# 99 maxima, 3.0L, 75k, 1320 fault code



## johnlan (Mar 5, 2004)

The 1320 fault code is an "ignition signal primary". I suspect it's an ignition coil going bad. Can anyone tell me if this is the case, or will I need an engine analysis to be sure. The service engine soon light came on 2 days ago, car is not running any different than before the light came on.


----------



## pjcus (Apr 24, 2004)

*97 maxima same code problem*

I will bet you 10 bucks if you went to the dealer they will want to replace all 6 coils. I have the same error code but mine will not stay cleared. I also have had all the coils replaced twice. I have had the analyis done and everytime shows nothing. One mechanic told me if your voltage drops below 12Volts you will get the same code so I bought a awesome battery, still the 1320 code came back. Today I found out the check engine light comes on right when my engine is cool and I start the car. 

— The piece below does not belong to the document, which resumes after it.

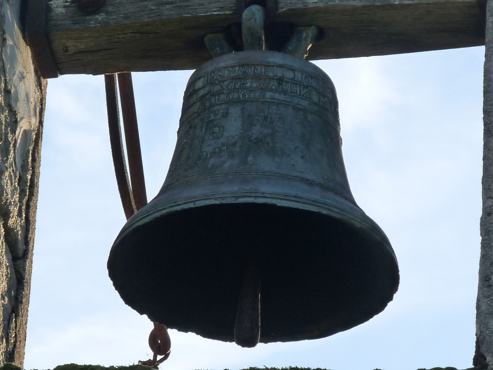 Cloche de 1665, église de Jussas, Charente-Maritime, France

If you want to check your coils someone explained how to do it yourself on this thread
http://www.nissanforums.com/showthread.php?t=52852
I hope someone can help you and myself with that code


----------



## lawabidn (Mar 28, 2004)

if you've had them replaced twice, get them done under Nissan parts warranty (12 month, 12000 miles) 

Check to see if the connectors are corroded at all, and see it the pins are pushed in all the way

-corey


----------



## pjcus (Apr 24, 2004)

the coils are fine they were checked re-checked and ohmed out fine. The connectors are good also. or so they say.


----------